Recall from the lectures that $ makes R look for a literal name match. That's not what you want. You want to subset by the value of pollutant (either "sulfate" or "nitrate"), not by "pollutant" since you don't have a column by that name. So, you need to use brackets instead of $.
That could be either something like [[pollutant]] or [, pollutant]
###10) My code runs for a really long time (especially on submission #4)
This is due to the way that the loop is being used in this practice assignment. The approach I'm showing for building the data frame is suboptimal. It works, but generally speaking, you don't want to build data frames or vectors by copying and re-copying them inside of a loop. If you've got a lot of data it can become very, very slow. However, this tutorial is meant to provide an introduction to these concepts, and you can use this approach successfully for programming assignments 1 and 3.
If you're interested in learning the better approach, check out Hadley Wickam's excellent material on functionals within R: http://adv-r.had.co.nz/Functionals.html. But if you're new to both programming and R, I would skip it for now as it will just confuse you. Come back and revisit it (and the rest of this section) once you are able to write working functions using the approach above.

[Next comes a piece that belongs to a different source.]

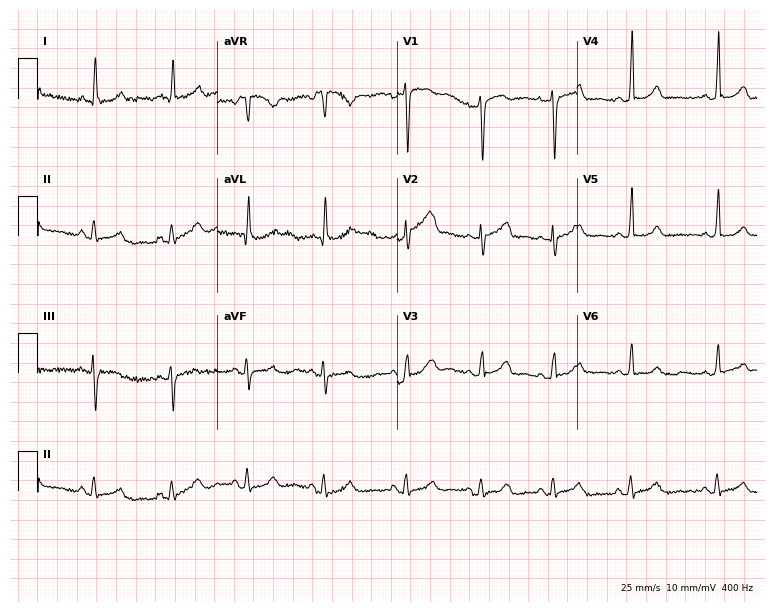
Standard 12-lead ECG recorded from a 40-year-old female patient (7.3-second recording at 400 Hz). None of these six findings is recorded: first-degree AV block, right bundle branch block, left bundle branch block, sinus bradycardia, atrial fibrillation, sinus tachycardia.

So for those of you that do want to see a better way to create a dataframe....
As I said before, the main issue with the approach above is growing an object inside of a loop by copying and recopying it. It works, but it's slow and inefficient. The better approach is to create an output object of an appropriate size and then fill it up.
So the first thing we do is create an empty list that's the length of our expected output. In this case, our input object is going to be `files_full` and our empty list is going to be `tmp`.
```{r}
summary(files_full)
tmp <- vector(mode = "list", length = length(files_full))
summary(tmp)
```
Now we need to read in those csv files and drop them into `tmp`.
```{r}
for (i in seq_along(files_full)) {
tmp[[i]] <- read.csv(files_full[[i]])
}
str(tmp)
```
What we just did was read in each of the csv files and place them inside of our list. Now we have a list of 5 elements called `tmp`, where each element of the list is a data frame containing one of the csv files. It just so happens that this is functionally identical to using `lapply`.
```{r}
str(lapply(files_full, read.csv))
```
This is part of the power of the apply family of functions. You don't have to worry about the "housekeeping" of looping, and instead you can focus on the function you're using. When you or somebody else comes back weeks or months later and reads through your code, it's easier to understand what you were doing and why. If somebody says that the apply functions are more "expressive", this is what they're talking about.
Now we still need to go from a list to a single data frame, although you *can* manipulate the data within this structure:
```{r}
str(tmp[[1]])
head(tmp[[1]][,"Day"])
```
One way to do this would be to manually `rbind` everything together:
```{r}
output <- rbind(tmp[[1]], tmp[[2]], tmp[[3]], tmp[[4]], tmp[[5]])
str(output)
```
But of course there's a better way. We can use a function called `do.call()` to combine `tmp` into a single data frame with much less typing. `do.call` lets you specify a function and then passes a list as if each element of the list were an argument to the function.
The syntax is `do.call(function_you_want_to_use, list_of_arguments)`. In our case, we want to `rbind()` our list of data frames, `tmp`.
```{r}
output <- do.call(rbind, tmp)
str(output)
```
This approach avoids all of the messy copying and recopying of the data to build the final data frame. It's much more "R-like" and works quite a bit faster than our other approach.